Artikel 5 Vaststellen maandinkomen

  • 1. Bij de vaststelling van het maandinkomen worden voor:

    • a.

      inkomsten op basis van een vast aantal gewerkte uren en loon uitgegaan van de betalingsperiode voorafgaande aan het tijdstip waarop de in artikel 6 van deze beleidsregel aangegeven periode van een jaar aanvangt;

    • b.

      wisselende inkomsten wordt de som van deze inkomsten over de drie maanden voorafgaande aan de in artikel 6 genoemde periode aanvangt, gedeeld door drie.

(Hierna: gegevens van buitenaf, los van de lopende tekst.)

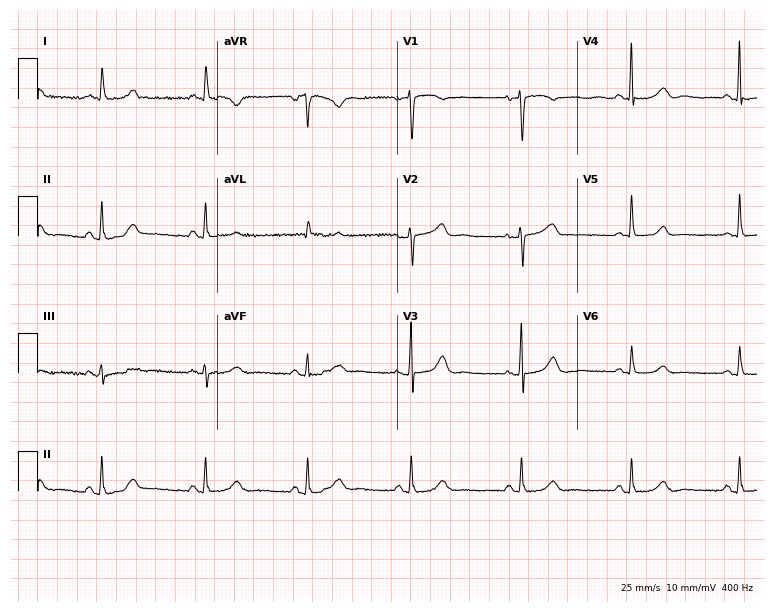
ECG (7.3-second recording at 400 Hz) — a female patient, 71 years old. Screened for six findings — first-degree AV block, right bundle branch block (RBBB), left bundle branch block (LBBB), sinus bradycardia, atrial fibrillation (AF), sinus tachycardia — none is recorded.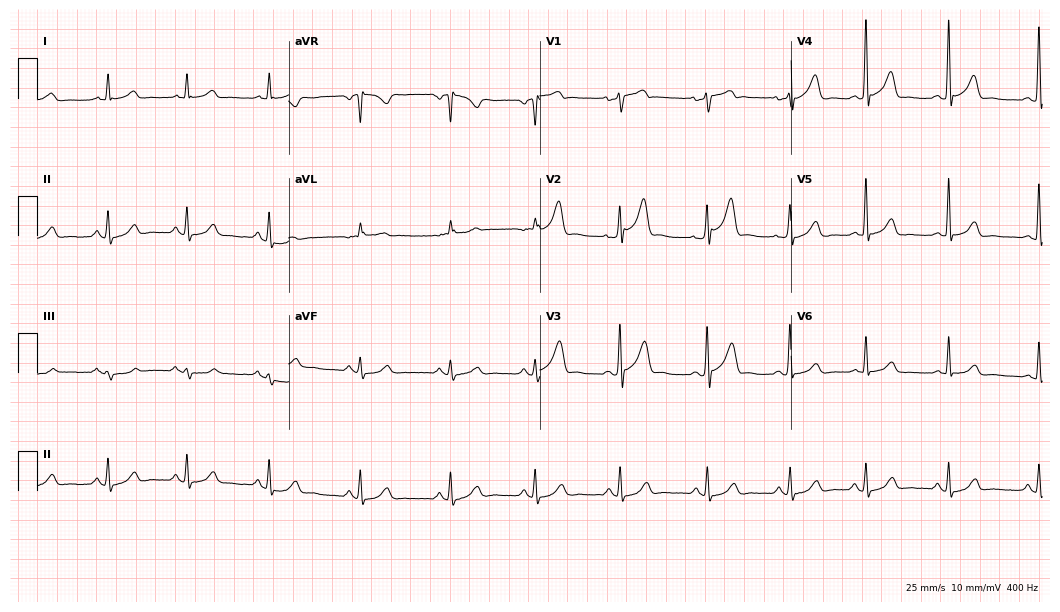
ECG — a male, 61 years old. Labelled as a normal ECG.

  • 2. Bij de toepassing van het eerste lid, kan al rekening worden gehouden met een wijziging van omstandigheden die binnen de in artikel 6 aangegeven periode zal optreden.

  • 3. Bij de inkomensberekening wordt 5% van de norm, zoals bedoeld in artikel 21 sub b Participatiewet, in mindering gebracht voor:

    • a.

      kosten (eigen bijdrage) voor kinderopvang;

    • b.

      reiskosten voor noodzakelijke scholing, die voor eigen rekening komen.

Artikel 6 Periode verlening bijstand

Periodieke bijzondere bijstand wordt toegekend voor een periode van maximaal 12 maanden, vanaf:

  • a.

    de eerste dag van de maand waarin de aanvraag voor bijzondere bijstand wordt ingediend; óf

  • b.

    waarop de bijstandsverlening betrekking heeft.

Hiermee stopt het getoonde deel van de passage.